Run ParMETIS and output format
^^^^^^^^^^^^^^^^^^^^^^^^^^^^^^^

ParMETIS contains a command called ``pm_dglpart``, which loads the graph stored
in the three files from the machine where ``pm_dglpart`` is invoked, distributes
data to all machines in the cluster and invokes ParMETIS to partition the
graph. When it completes, it generates three files for each partition:
``p<part_id>-xxx_nodes.txt``, ``p<part_id>-xxx_edges.txt``,
``p<part_id>-xxx_stats.txt``.

.. note::

    ParMETIS reassigns IDs to nodes during the partitioning. After ID reassignment,
    the nodes in a partition are assigned with contiguous IDs; furthermore, the nodes of
    the same type are assigned with contiguous IDs.

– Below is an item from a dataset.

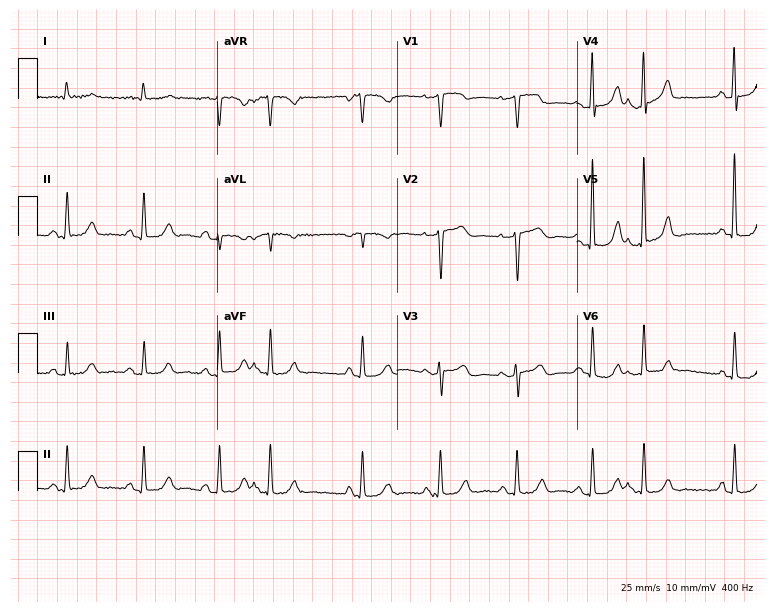
Standard 12-lead ECG recorded from a 70-year-old female (7.3-second recording at 400 Hz). None of these six findings is recorded: first-degree AV block, right bundle branch block, left bundle branch block, sinus bradycardia, atrial fibrillation, sinus tachycardia.

``p<part_id>-xxx_nodes.txt`` stores the node data of the partition. Each row represents
a node with the following fields:

.. code-block:: none

    <node_id> <node_type_id> <node_weight_list> <type_wise_node_id>

* ``<node_id>`` is the *homogeneous* node ID after ID reassignment.
* ``<node_type_id>`` is the node type ID.
* ``<node_weight_list>`` is the node weight used by ParMETIS (copied from the input file).
* ``<type_wise_node_id>`` is an integer representing the node ID in its own type.

``p<part_id>-xxx_edges.txt`` stores the edge data of the partition. Each row represents
an edge with the following fields:

.. code-block:: none

    <src_id> <dst_id> <orig_src_id> <orig_dst_id> <type_wise_edge_id> <edge_type_id>

* ``<src_id>`` is the *homogeneous* ID of the source node after ID reassignment.
* ``<dst_id>`` is the *homogeneous* ID of the destination node after ID reassignment.
* ``<orig_src_id>`` is the *homogeneous* ID of the source node in the input graph.
* ``<orig_dst_id>`` is the *homogeneous* ID of the destination node in the input graph.
* ``<type_wise_edge_id>`` is the edge ID in its own type.
* ``<edge_type_id>`` is the edge type ID.

When invoking ``pm_dglpart``, the three input files: ``xxx_nodes.txt``,
``xxx_edges.txt``, ``xxx_stats.txt`` should be located in the directory where
``pm_dglpart`` runs. The following command run four ParMETIS processes to
partition the graph named ``xxx`` into eight partitions (each process handles
two partitions).

.. code-block:: bash

    mpirun -np 4 pm_dglpart xxx 2

The output files from ParMETIS then need to be converted to the
:ref:`partition assignment format <guide-distributed-prep-partition>` to in
order to run subsequent preprocessing steps.